## Stored data

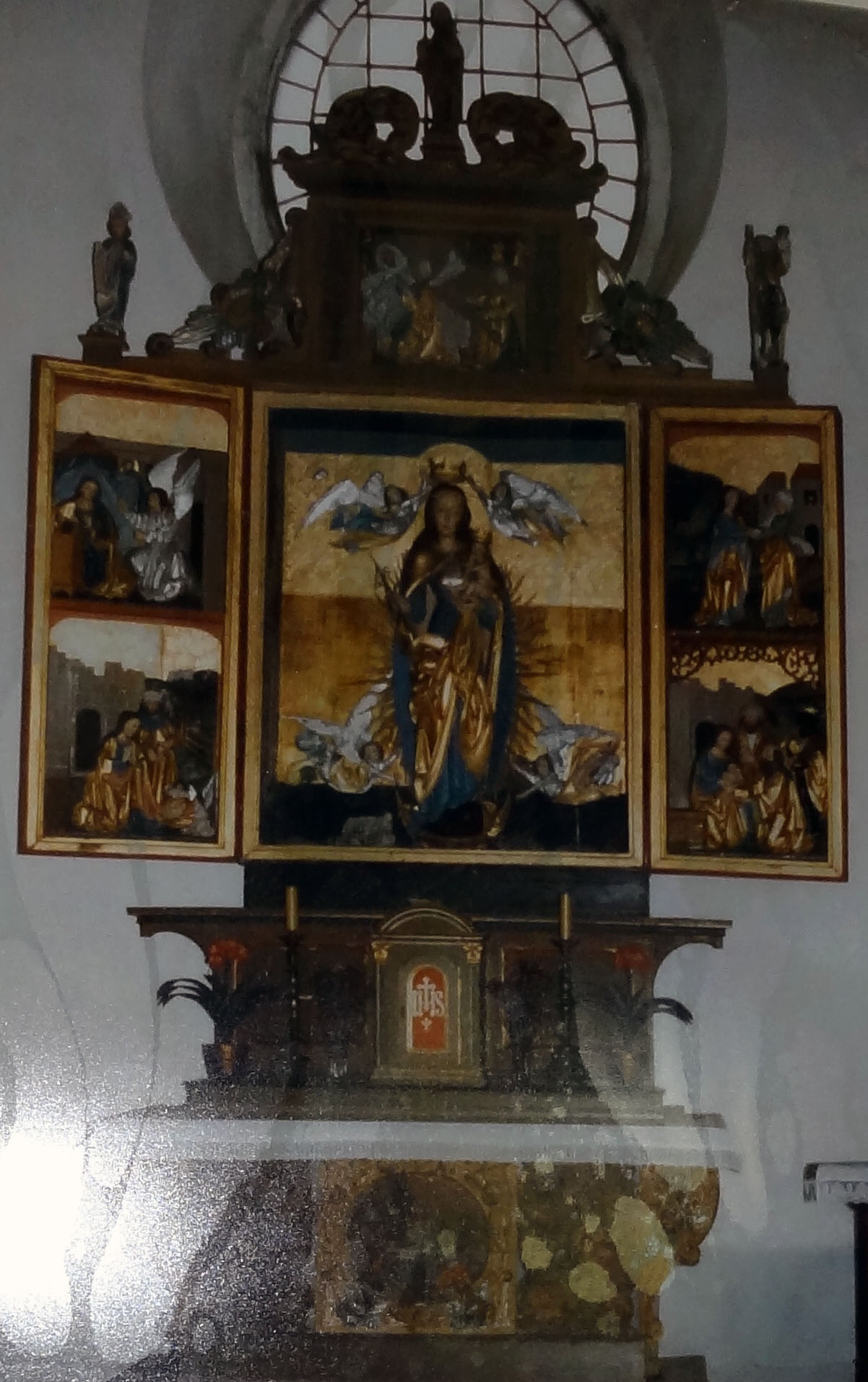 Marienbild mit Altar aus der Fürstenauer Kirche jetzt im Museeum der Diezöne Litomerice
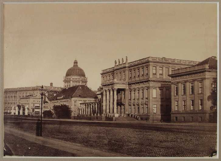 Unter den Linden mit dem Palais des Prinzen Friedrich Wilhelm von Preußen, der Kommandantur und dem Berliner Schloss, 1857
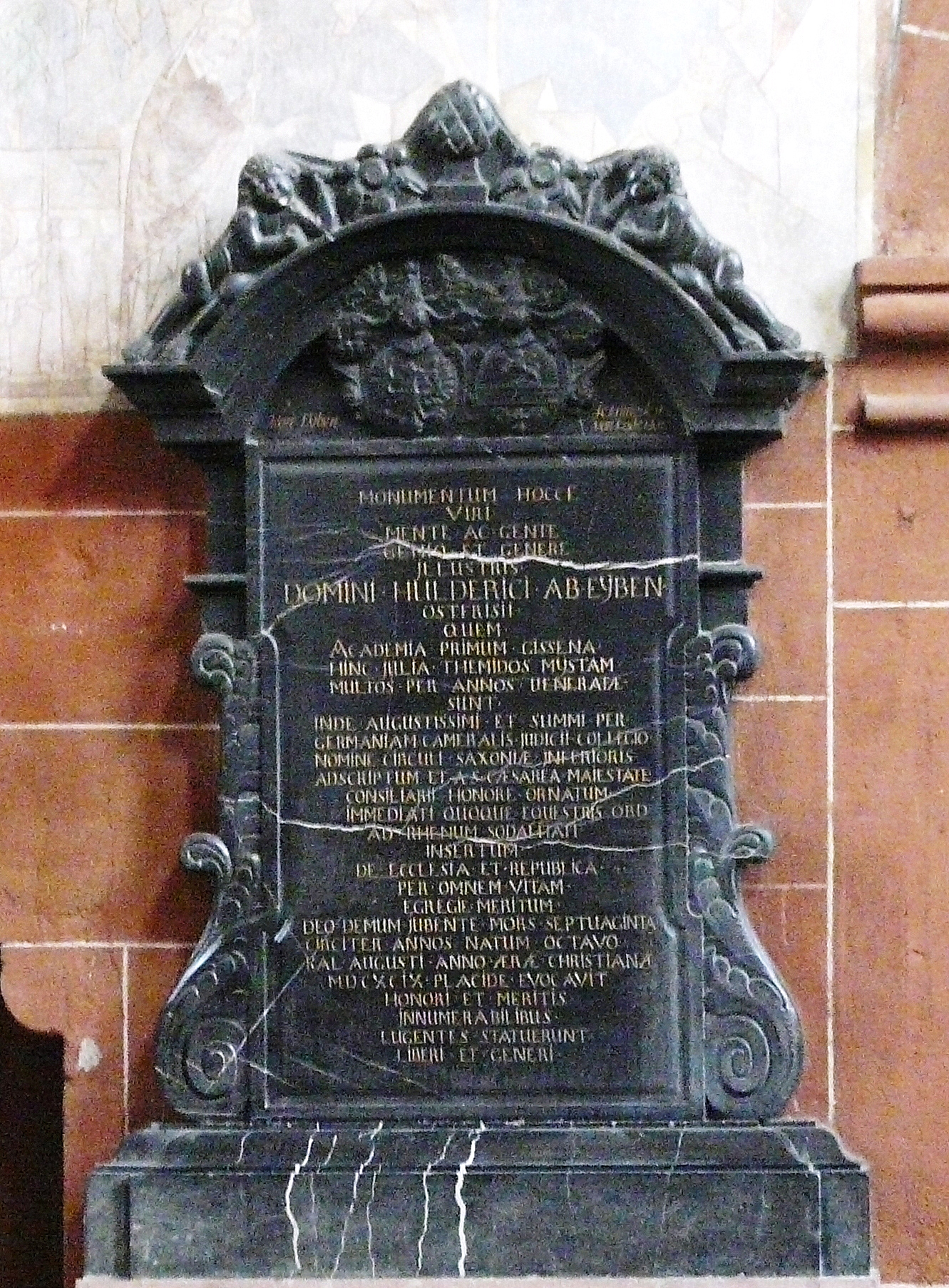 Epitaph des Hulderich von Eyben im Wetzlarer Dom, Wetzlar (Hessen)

## What this task involves
Word for word, please, restate the lines of the listing from the one holding "Unter den Linden" down to the last line, leaving out any pictures.

## Exercise response
 Unter den Linden mit dem Palais des Prinzen Friedrich Wilhelm von Preußen, der Kommandantur und dem Berliner Schloss, 1857
 Epitaph des Hulderich von Eyben im Wetzlarer Dom, Wetzlar (Hessen)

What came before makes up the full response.